Tekniknya antara lain mencuci tangan dengan antimikroba sabun atau gosok tangan dengan bahan berbasis alcohol sebelum mulai bekerja di laboratorium gigi. Kapan Bekerja, teknisi gigi harus selalu menggunakan pribadi alat pelindung seperti sarung tangan, masker, kacamata, dan jas laboratorium. Sarung tangan harus digunakan saat membersihkan atau mengisi cetakan gigi. Topeng, pelindung kacamata atau pakaian harus digunakan bila ada potensi untuk percikan, penyemprotan, atau aerosol seperti saat mengoperasikan mesin sambil memoles, memotong pengecoran hasil, dll.

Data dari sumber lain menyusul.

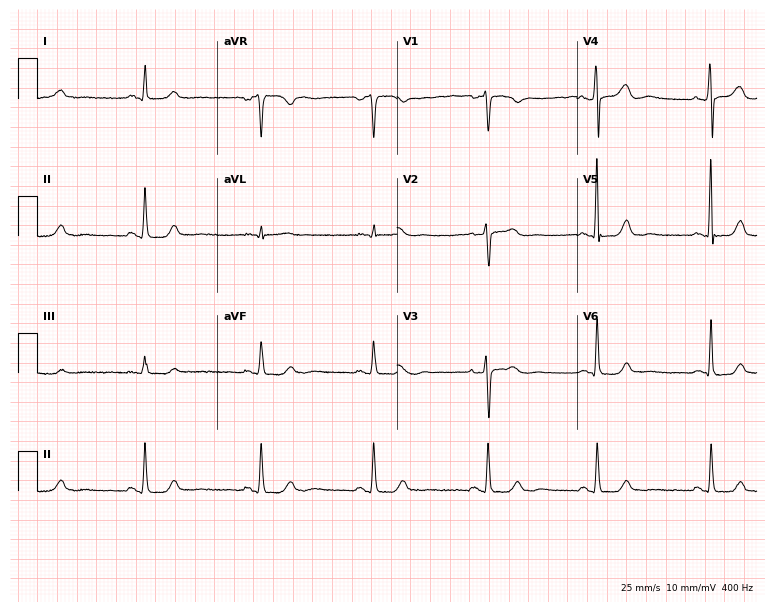
Electrocardiogram (7.3-second recording at 400 Hz), a 58-year-old female. Of the six screened findings (first-degree AV block, right bundle branch block (RBBB), left bundle branch block (LBBB), sinus bradycardia, atrial fibrillation (AF), sinus tachycardia), none is recorded. Other findings, if any, are not listed.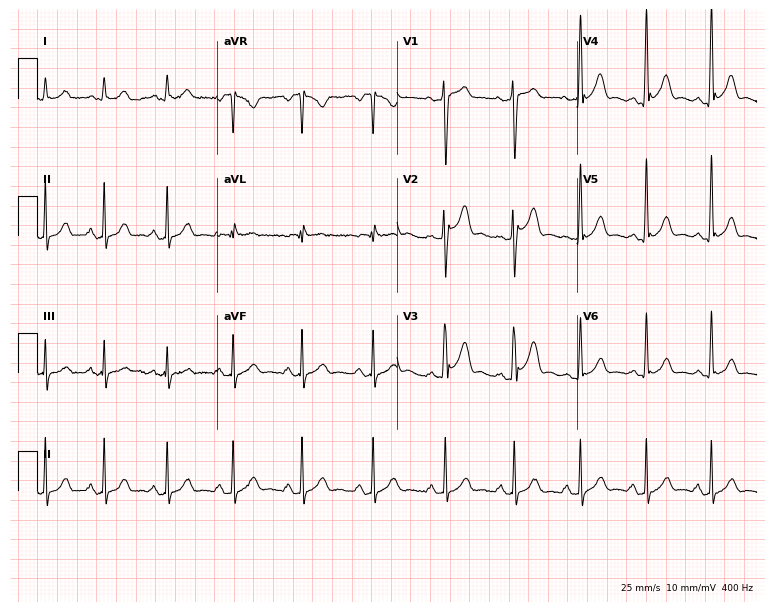
ECG — a 37-year-old male patient. Labelled as a normal ECG.

Jas laboratorium harus digunakan kapan saja selama proses fabrikasi di laboratorium dan diganti atau dicuci setiap hari dan tidak boleh digunakan di luar laboratorium. Ini mencegah penularan laboratorium terhadap lingkungan atau sebaliknya/ Semua prosedur desinfeksi harus dilakukan di laboratorium oleh teknisi terlatih jika di desinfeksi status tidak diketahui. Disinfeksi harus benar Mencegah korosi komponen logam, dimensional perubahan dan tekstur permukaan karya. Beberapa efektivitas memiliki disinfektan telah dilaporkan, termasuk chlorhexidine digluconate dan glutaraldehyde. Infeksi pengendalian dianggap menjadi perhatian yang sangat penting di laboratorium gigi sehingga teknisi gigi dapat menghindari infeksi silang. Penelitian ini bertujuan untuk mengetahui pelaksanaan desinfeksi di laboratorium gigi di Jawa Timur sebagai tindakan preventif dan pengendalian persilangan infeksi.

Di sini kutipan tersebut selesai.